━━━ Data provided ━━━
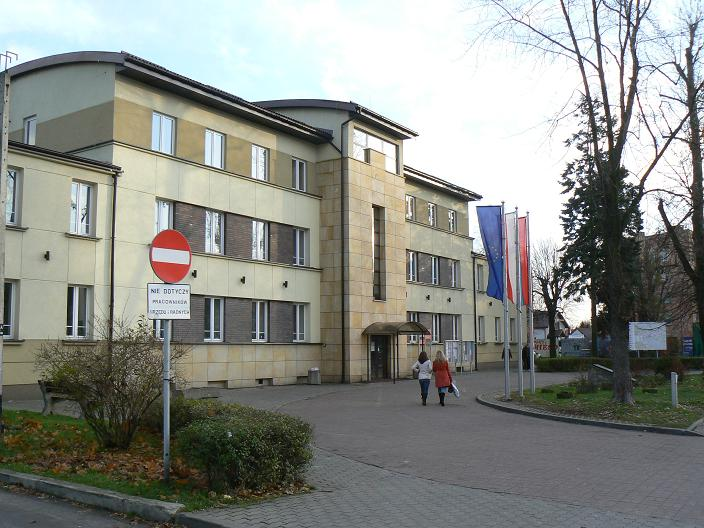 Mińsk Mazowiecki - starostwo powiatowe. Autor zdjęcia: Piotr Czaja.
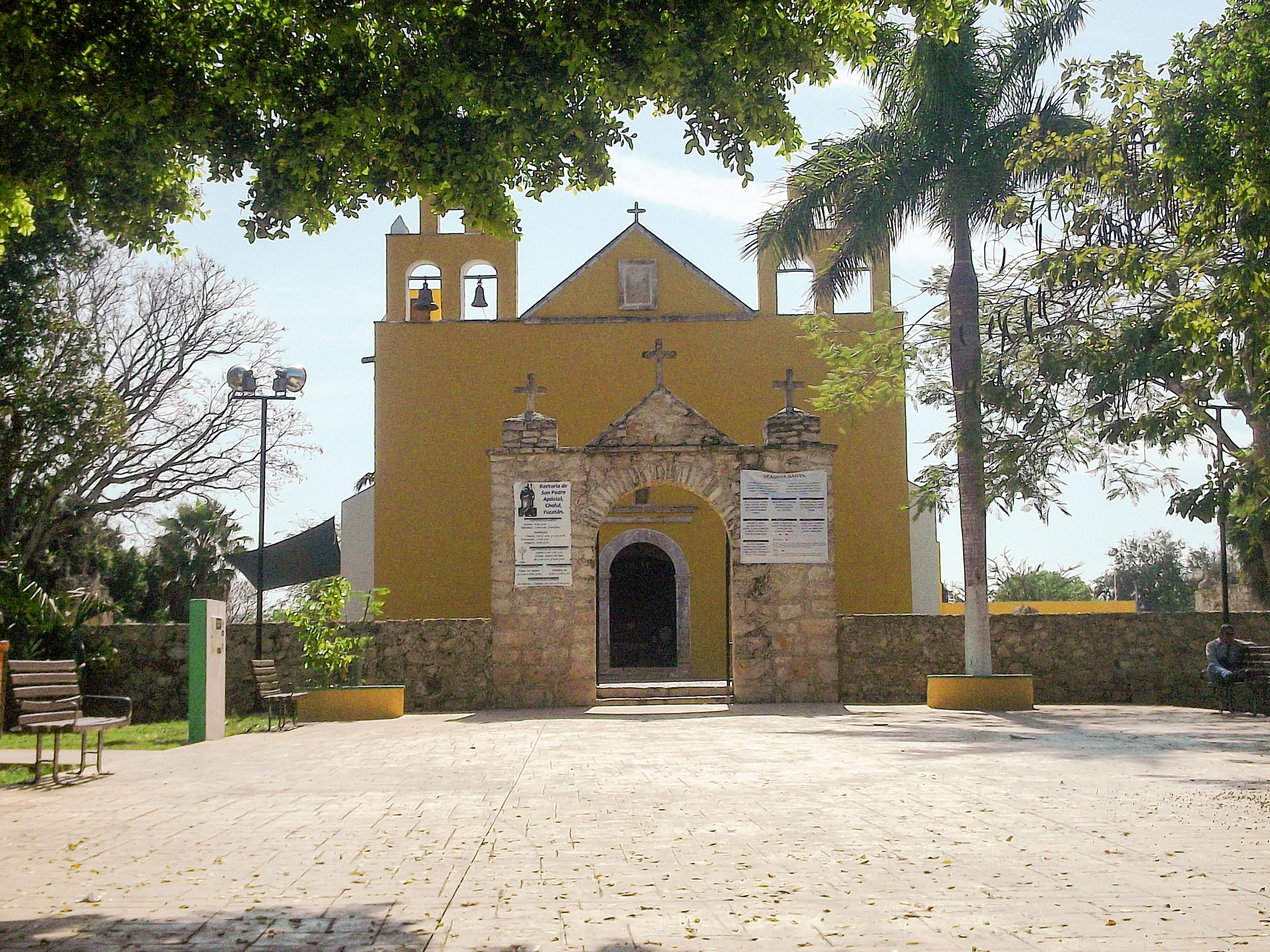 Iglesia de Cholul, Yucatán.
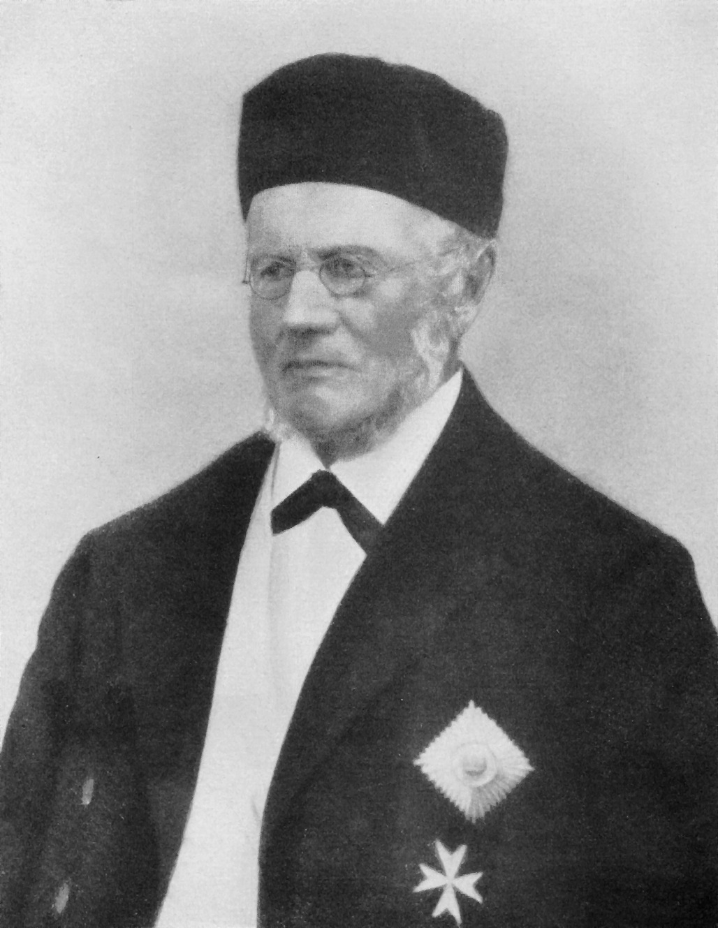 Gustav von Saltzwedell
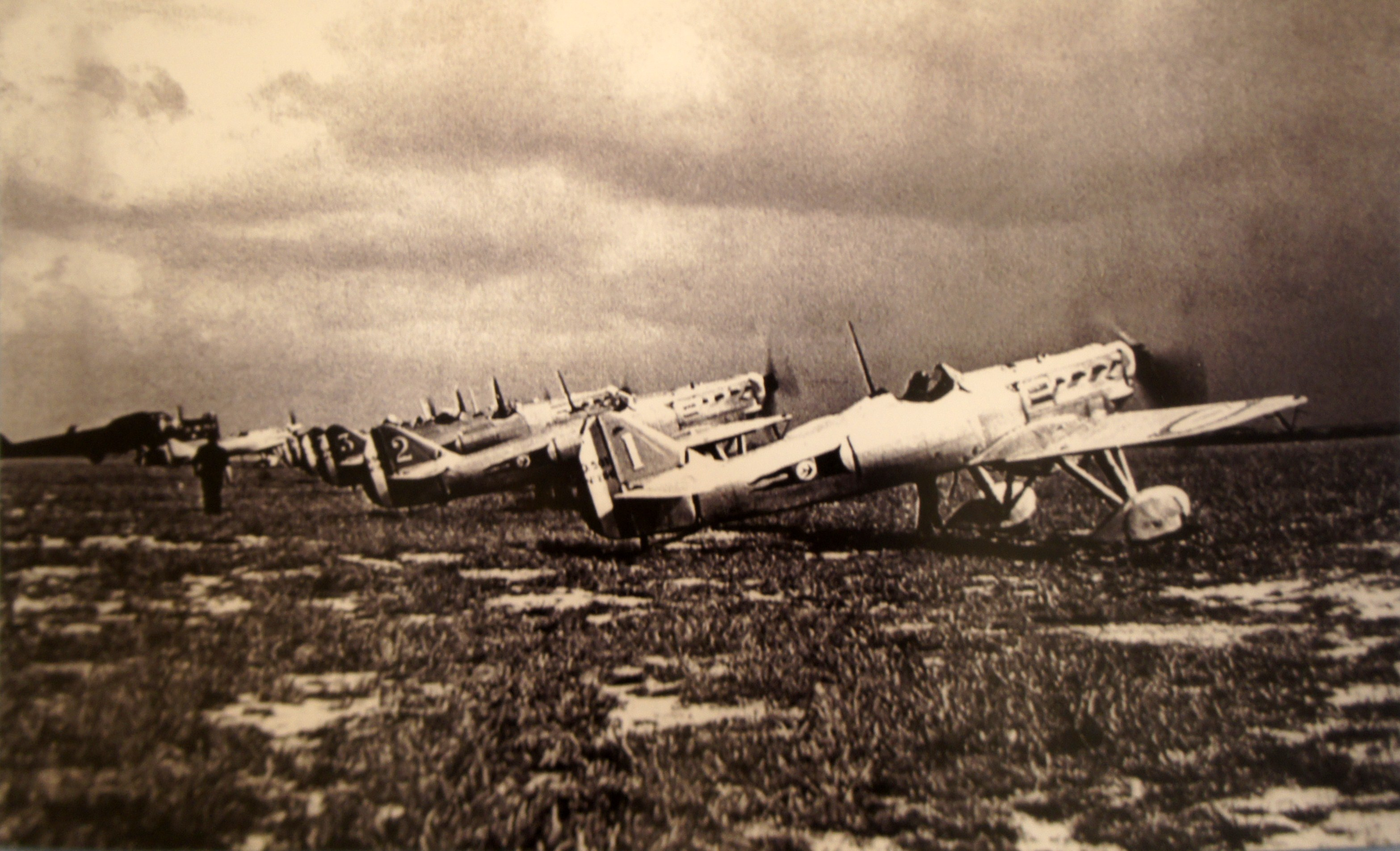 Des Dewoitine_de la SPA 95 sur la BA_112 .
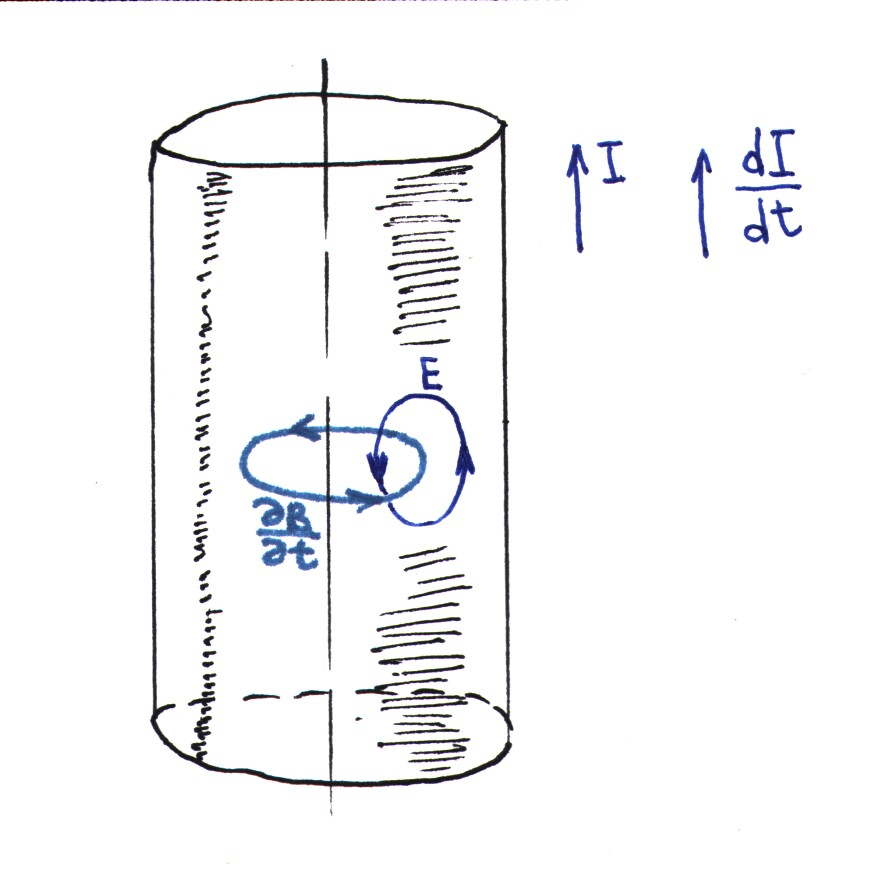 иллюстрация к статье про скин-эффект
━━━
### Requirement
Drop every image, please, and write out the data above exactly as shown.

### Solution to this problem
 Mińsk Mazowiecki - starostwo powiatowe. Autor zdjęcia: Piotr Czaja.
 Iglesia de Cholul, Yucatán.
 Gustav von Saltzwedell
 Des Dewoitine_de la SPA 95 sur la BA_112 .
 иллюстрация к статье про скин-эффект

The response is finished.